Sea Containers Ltd.
- Industry: Passenger transport Leisure Marine container leasing
- Founded: 1965
- Defunct: 2009
- Fate: liquidated
- Headquarters: Hamilton, Bermuda London, England
- Key people: Bob Mackenzie (CEO & President) James Sherwood (Founder)
- Website: www.seacontainers.com

= Sea Containers =

Shipping company

Sea Containers was a Bermudan registered company which operated two primary business areas: transport and container leasing.
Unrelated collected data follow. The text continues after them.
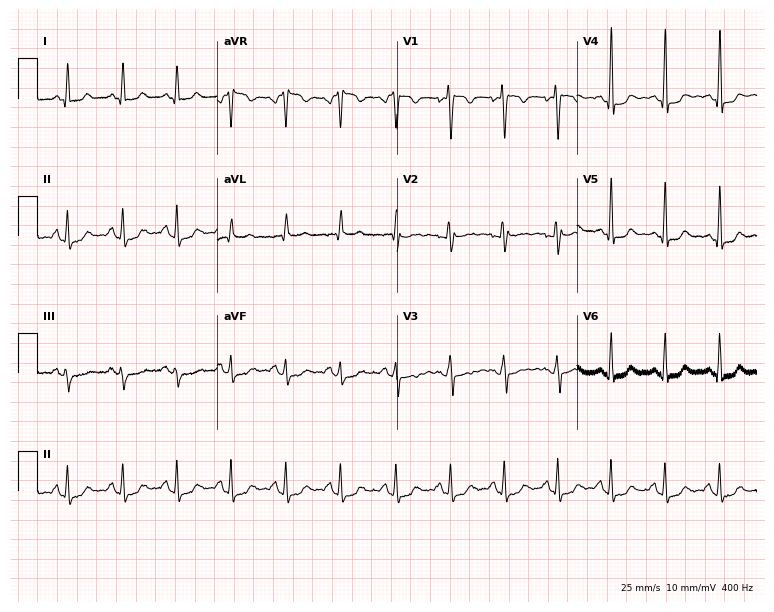
ECG (7.3-second recording at 400 Hz) — a 29-year-old female. Findings include sinus tachycardia (a sinus rate of 100 beats per minute or more).
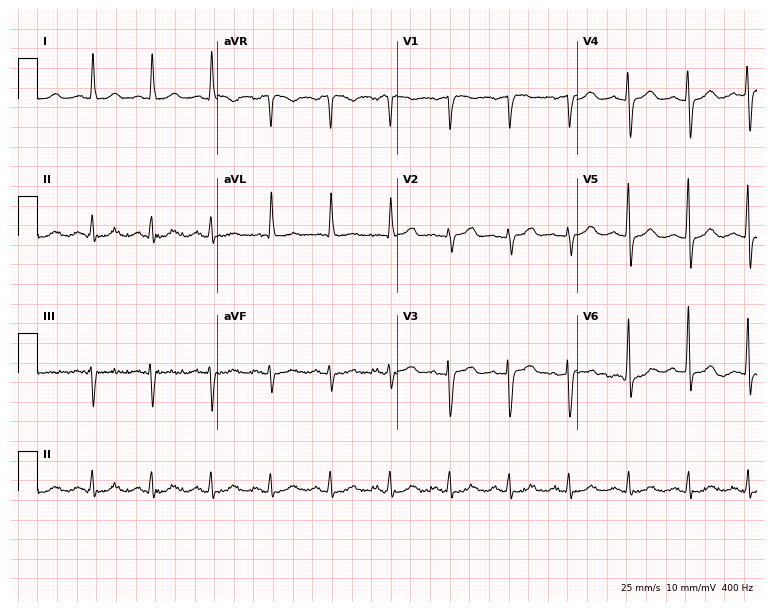
12-lead ECG from a 67-year-old female (7.3-second recording at 400 Hz). Recorded interpretation: within normal limits.
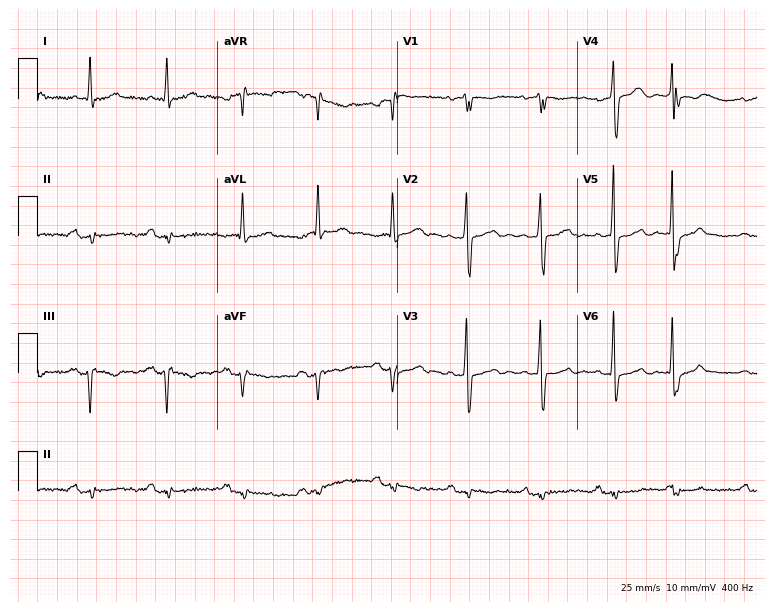
Electrocardiogram (7.3-second recording at 400 Hz), a male, 74 years old. Of the six screened findings (first-degree AV block, right bundle branch block, left bundle branch block, sinus bradycardia, atrial fibrillation, sinus tachycardia), none is recorded. Only these six findings were labelled.

It was founded in 1965 by James Sherwood and was initially focused on the leasing of cargo containers. During 1974, Sea Containers was floated on the New York Stock Exchange. Over the next three decades, the company branched into various other markets, leading to the creation of the Orient-Express Hotels chain, hovercraft, and the Venice-Simplon Orient Express train service. In May 1989, the British-based transport company Tiphook launched a $824 million bid to take over Sea Containers, which was successfully opposed by Sherwood. Sherwood maintained his leadership of the company into the twenty-first century, during which time he become fairly wealthy, something for which he was criticised following the collapse of the company.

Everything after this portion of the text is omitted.